■ Work instructions ■
Repeat only the lines below from the one that contains "Photo de la ballerine Ekaterina Vazem" through the final line, exactly. Omit pictures.

■ Exercise materials ■
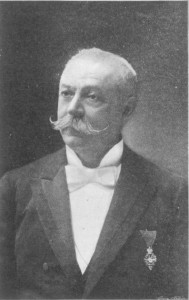 Alois Elhenický
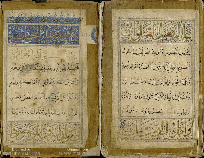 Páginas del libro manuscrito iluminado del masnavi "Wasīlat al-najāt fī mawlid Ashraf al-mawjūdāt" de Süleyman Çelebi de Bursa (m.ca. 1429). En él se narra el nacimiento y hechos milagrosos del Profeta Muhammad.
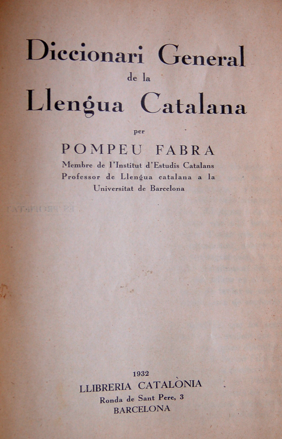 Portada del Diccionari General de la Llengua Catalana (1932)
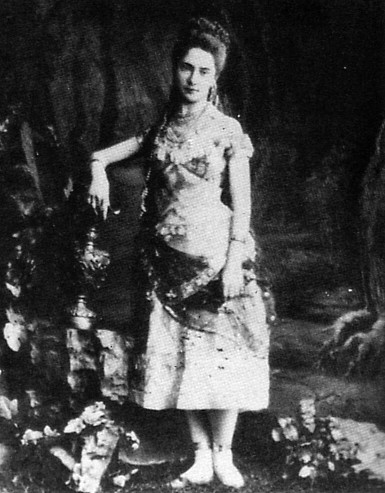 Photo de la ballerine Ekaterina Vazem
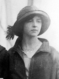 Ève Curie
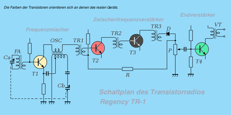 Vereinfachter Schaltplan des Transistorradios TR-1 (deutsche Übersetzung der tschechischen Version von Sibalio, ).
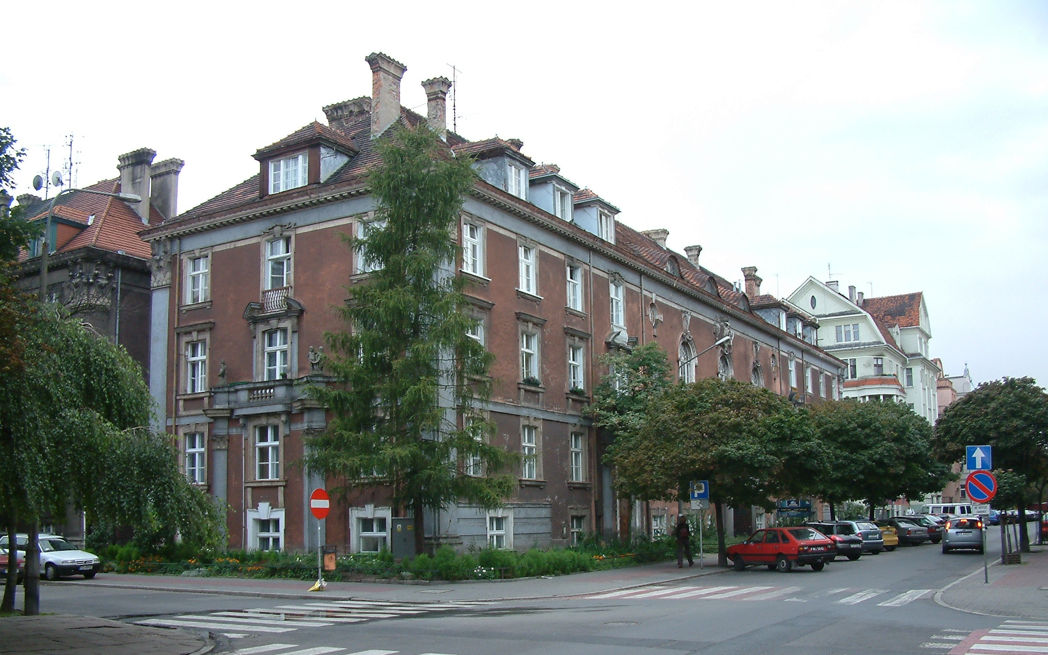 Dom Tramwajarza ("House of Tram worker") in Poznań
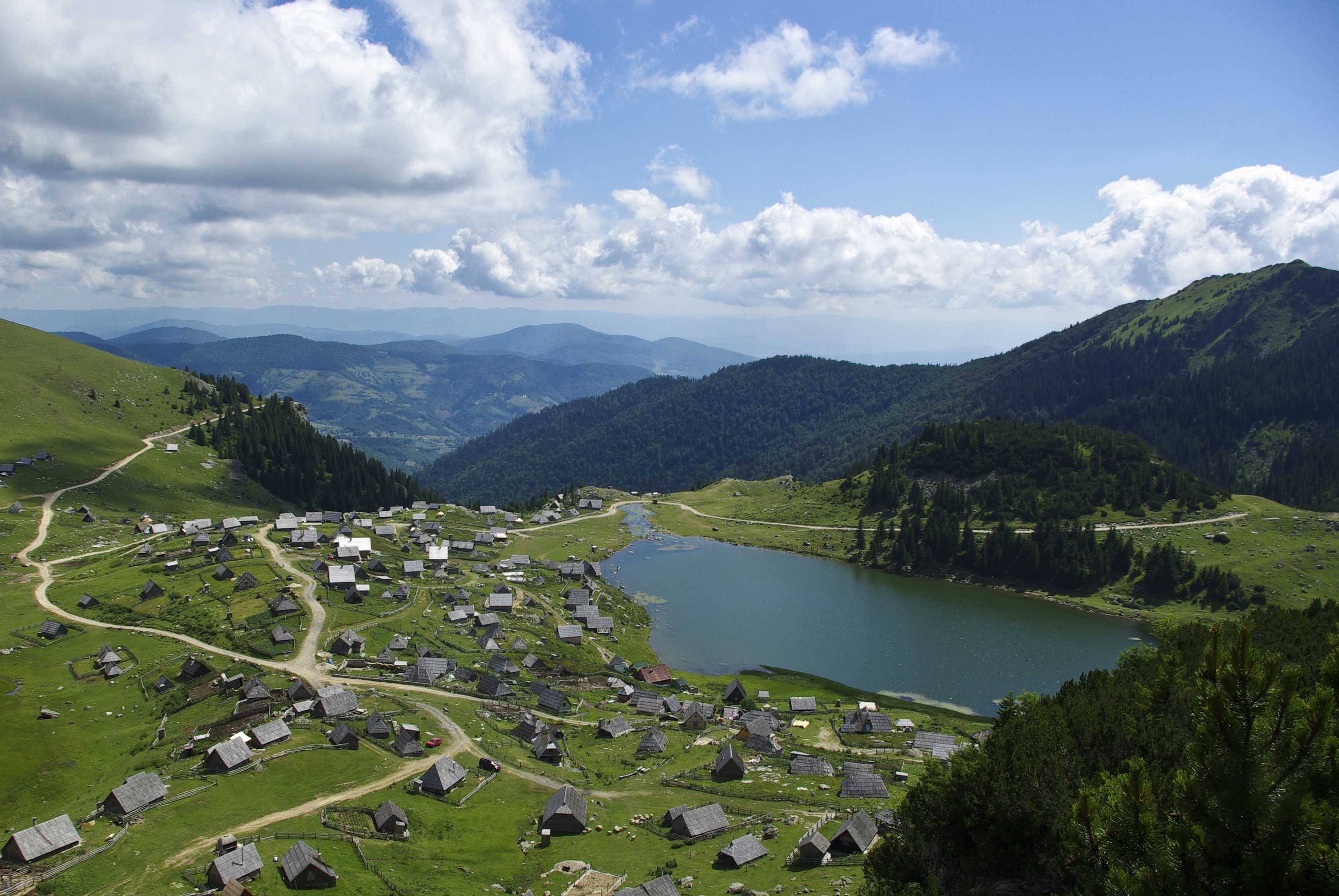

■ Solution to the exercise ■
 Photo de la ballerine Ekaterina Vazem
 Ève Curie
 Vereinfachter Schaltplan des Transistorradios TR-1 (deutsche Übersetzung der tschechischen Version von Sibalio, ).
 Dom Tramwajarza ("House of Tram worker") in Poznań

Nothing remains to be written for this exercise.